Trips & Travellers

Die Inflationsrate In Kuba bewegt sich im Bereich von 50 Prozent pro Jahr. Das hat auch Auswirkungen auf das vom Schweizer Kurt Bieri betriebene Restaurant Van-Van in Havanna. Bilder: Daniel Gerber

«Es reicht, um 16 Arbeitsplätze zu sichern»

Daniel Gerber

Mit dem Restaurant Van-Van und dem Hostal Cuba sind Kurt Bieri und seine Partnerin Yoanis Linares 2016 erfolgreich ins Tourismusgeschäft in Havanna eingestiegen. Die Pandemie brachte dann das Geschäft praktisch zum Erliegen. Die Erholung verläuft harzig.

Vor 28 Jahren ist Kurt Bieri erstmals zum (Renn-)Velofahren nach Kuba geflogen. Dort hat er sich in die Fussball-Nationalmannschaftsspielerin, Yoanis Linares, und ins farbenfrohe, quirlige Leben auf der (einstigen) Zuckerinsel verliebt.

In den Jahren der Öffnung spekulierten die zwei auf zunehmende Touristenzahlen insbesondere aus den USA. Das Restaurant Van-Van, benannt nach der berühmten kubanischen Musikgruppe, wurde bestens besucht und beschäftigte 30 Mitarbeitende.
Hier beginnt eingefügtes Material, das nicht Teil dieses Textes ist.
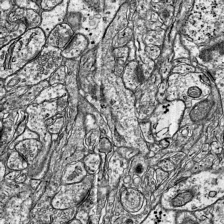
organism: Mouse
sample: Visual Cortex
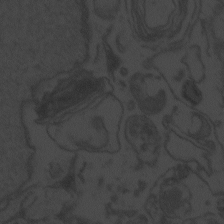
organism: Zebrafish
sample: Macrophage infected with Toxoplasma gondii
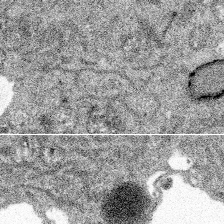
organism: Spongilla lacustris
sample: Multiple
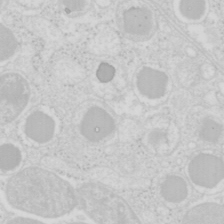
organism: Mouse
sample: Pancreas
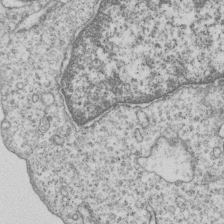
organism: Human
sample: MDA-MB-231 cells
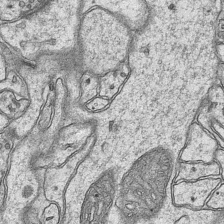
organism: Mouse
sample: CA1 Hippocampus
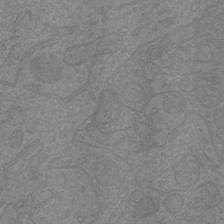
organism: Mouse
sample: Cortical neurons
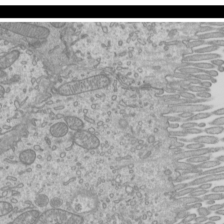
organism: Mouse
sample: Cilia; mouse epididymis
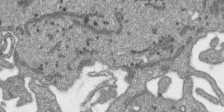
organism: Human
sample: Lung epithelial cells infected with SARS-CoV-2
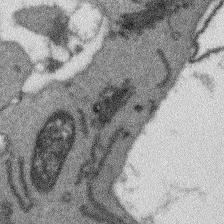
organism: Arabidopsis thaliana
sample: Root tip
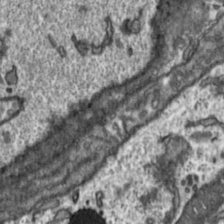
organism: Toxoplasma gondii
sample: Parasites in a vacuole inside a host cell
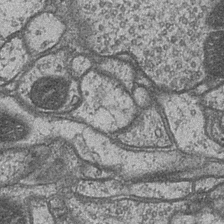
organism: Drosophila
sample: Optic medulla
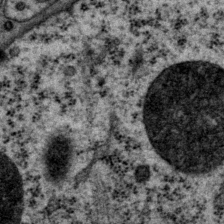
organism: P. pacificus
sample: Pharynx
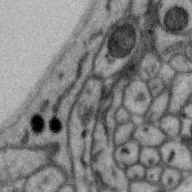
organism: Zebra finch
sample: Brain
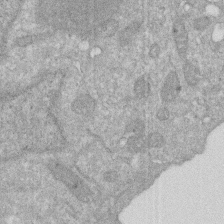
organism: Human
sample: HIV infected U937 cells
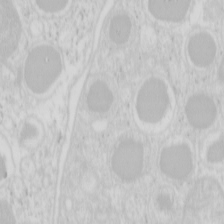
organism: Mouse
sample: Pancreas
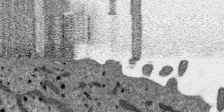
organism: Human
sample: Lung epithelial cells, uninfected (mock) control
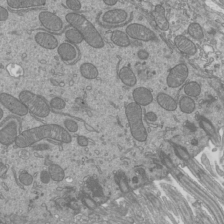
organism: Mouse
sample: Cilia; mouse epididymis
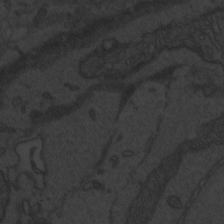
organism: Zebrafish
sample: Macrophage infected with Toxoplasma gondii
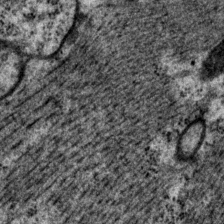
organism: P. pacificus
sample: Pharynx
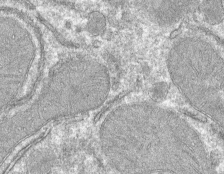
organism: Mouse
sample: Mouse hepatocytes
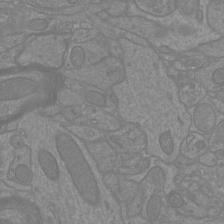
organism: Mouse
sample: Cortical neurons
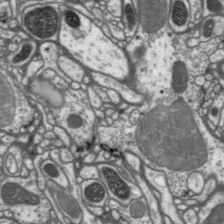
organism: Drosophila
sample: Protocerebral bridge
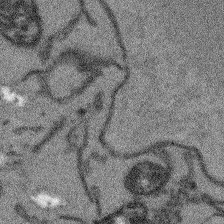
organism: Arabidopsis thaliana
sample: Root tip

Die Kehrseite folgte mit der Pandemiezeit. Es gelang dem kubanischen Staat, mit rigorosen Methoden die Sterblichkeit tief zu halten. Jedoch kam das Tourismusgeschäft praktisch zum Erliegen und Kuba stürzte in eine Wirtschaftskrise mit hoher Inflation und Mangel an vielen Ecken und Enden.


Vor einem guten Jahr hast du dich hoffnungsvoll gezeigt in Bezug auf den Geschäftsgang. Zu Recht?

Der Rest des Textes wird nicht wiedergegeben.